S'infliger le visionnage du Septième Sceau, c'est accepter de participer à une forme de masochisme intellectuel qui ne dit pas son nom. Présenté par une certaine élite comme un chef-d’œuvre absolu, ce film n'est en réalité qu'un voyage au bout de l’ennui dont on ressort épuisé, non pas par la réflexion, mais par l'ennui profond qu'il génère.
Le principal défaut de ce film réside dans l'attitude de Bergman : le réalisateur ne filme pas pour le public, il se regarde lui-même filmer. On est face à une œuvre qui cultive un entre-soi insupportable, destinée à une caste de critiques qui se gargarisent de symbolisme lourd et de silences pesants. Là où des réalisateurs comme Hitchcock ou Leone par exemple manifestent un respect total du spectateur et une maîtrise absolue du spectacle, Bergman semble mépriser l'idée même de divertissement ou de narration fluide. Pour lui, le cinéma n'est pas un partage, c'est une thérapie personnelle étalée sur grand écran.

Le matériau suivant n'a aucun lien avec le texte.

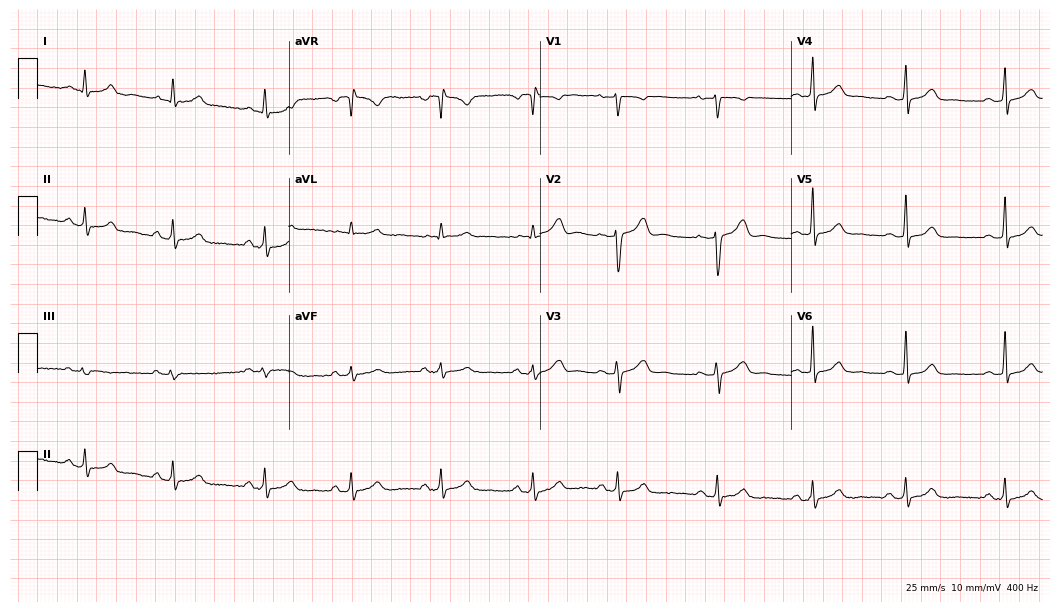
Resting 12-lead electrocardiogram. Patient: a female, 30 years old. Read as a normal ECG.
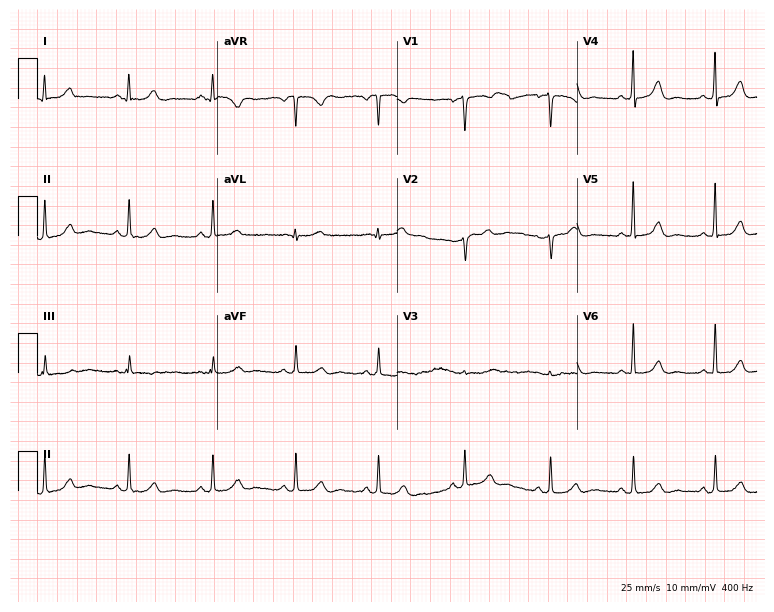
12-lead ECG from a woman, 58 years old (7.3-second recording at 400 Hz). Recorded interpretation: within normal limits.

Le scénario tient sur un ticket de métro : un chevalier qui joue aux échecs avec la Mort. Sous prétexte de questionner le silence de Dieu et le sens de la vie, le film multiplie les dialogues pompeux et les allégories grossières. C'est une perte de temps totale. On cherche désespérément un souffle de vie ou une émotion sincère dans ce théâtre filmé, mais on ne trouve que de la prétention. Le film ne "dit" rien, il pose des questions que tout adolescent se pose de manière bien plus directe, sans s'encombrer de ce décorum médiéval de pacotille.
Il faut bien concéder un point : la photo est soignée. Gunnar Fischer livre des contrastes noir et blanc magnifiques. Mais c'est là que le piège se referme. Cette esthétique léchée n'est qu'un cache-misère, un emballage luxueux pour un produit vide. Utiliser une belle image pour servir un propos aussi stérile est presque une insulte à l'intelligence du public.